In and of themselves, these factual allegations, as written, do not portray him as one particularly suited to the resolution of a major dispute within a Japanese company. He must have some skills, because he lasted in there a long time, and life is tough going in a Japanese company.
But the complaint shows him to be repeatedly complaining, over the course of several years, orally and in writing, while hinting at a distinct lack of respect for many of his colleagues. While the record of complaints may be necessary evidence to show notice, it, on the other hand, gives us a clue as to the tension in the office that appears to have surrounded this issue.
Read this from paragraph 84:
…Defendants admit that Mr. Van Etten complained that the rotational employees were not qualified for the positions they held and that the practice of bringing Japanese/Asian executives from Japan amounted to discrimination against non-Japanese/non-Asian employees could have been awarded these positions. They also admit that Mr. Van Etten complained that he should have been promoted to general manager and was not because he is not Japanese/Asian.
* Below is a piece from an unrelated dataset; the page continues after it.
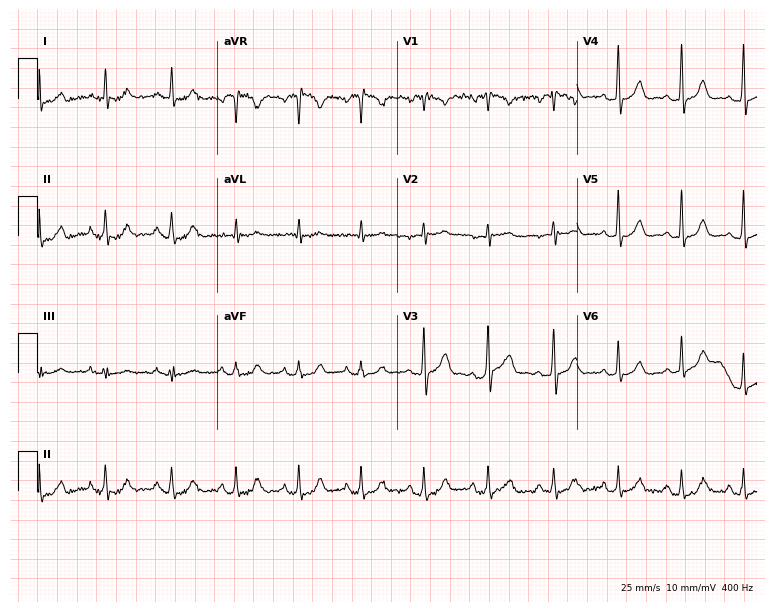
12-lead ECG (7.3-second recording at 400 Hz) from a 52-year-old male. Screened for six findings — first-degree AV block, right bundle branch block (RBBB), left bundle branch block (LBBB), sinus bradycardia, atrial fibrillation (AF), sinus tachycardia — none is recorded. Only these six findings were labelled.
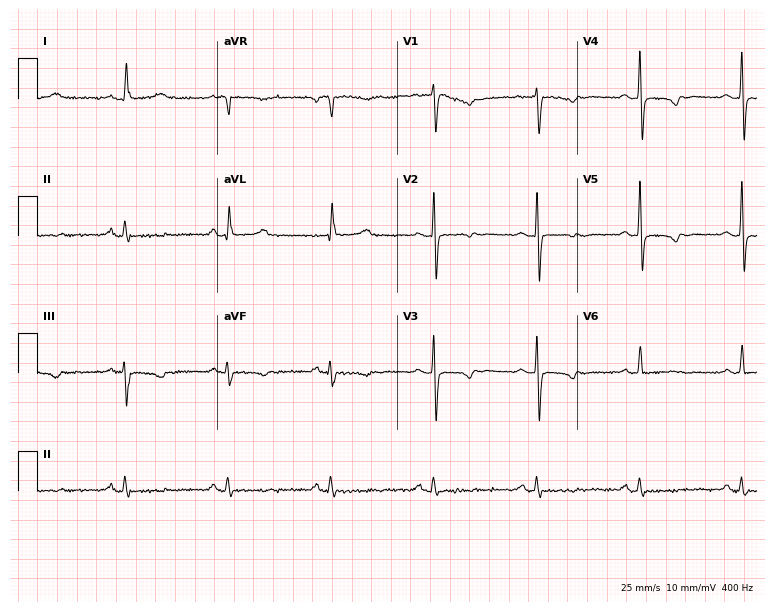
Standard 12-lead ECG recorded from a female patient, 61 years old (7.3-second recording at 400 Hz). None of these six findings is recorded: first-degree AV block, right bundle branch block, left bundle branch block, sinus bradycardia, atrial fibrillation, sinus tachycardia.
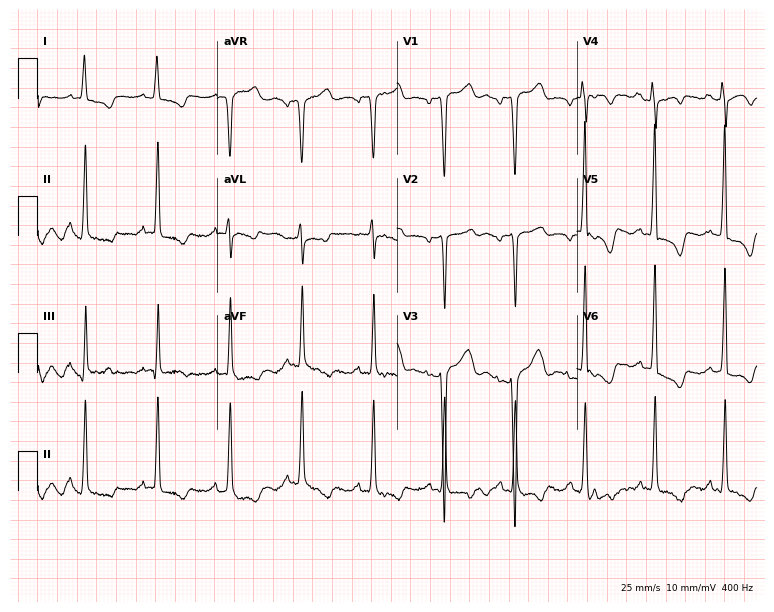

Numerous incidents, involving HR and executive management, are detailed in the complaint.
While Japanese are more likely to expect open friction within an American workplace, and rather more tolerant of it, it is still considered at the very least unpleasant. Often, when taken to extremes, it becomes a distinct mark against the one who breaches that etiquette.
This is not to say that resolutions are always possible in a Japanese company — often not — but simply that jousting is the art of remaining hidden, while advancing in plain sight. Mr. Van Etten may be a complete gentleman in an American sense and he may have comported with the law, but the facts as related by his attorneys give the impression that his repeated straightforward complaints to HR and, more importantly, to Japanese senior colleagues accelerated the movement of the grindwheel, upon which the ax was finally sharpened.
The complaint raised other hackles as well, including the assertion that discipline was more tolerant of Japanese than of Americans, which assertion I find — based on my own experience and that of other foreigners I know in Japanese enterprises — almost totally incredible.
I am eager to read Mitsui’s answer. More on this case as it develops.

The van Etten v. Mitsui — A Few Hackles Raised on First Reading by AsiaBizBlog, unless otherwise expressly stated, is licensed under a Creative Commons Attribution-NonCommercial-NoDerivs 3.0 Unported License.





Put your analysis aside for the moment. You missed that the strongest and most damaging claim of this entire case is the retaliation by Mitsui. Japanese company or not, retaliation is against the law.
Claim 85 “Additionally in October 2005 Mr. Van Etten was specifically named as a victim of discrimination at the sworn deposition testimony of Susan Gurnett, a former Mitsui USA employee who brought a federal gender and racial discrimination law suit against Mitsui USA. Steven Menzer, the Human Resources Official at the company attended the deposition and was at all times aware of Mr. Van Etten’s complaints. Upon information and belief and rotational Japanese Manager in the HR Division also attended the deposition with Mr. Menzer and heard the testimony regarding Mr. Van Etten as a victim of the company’s discrimination”.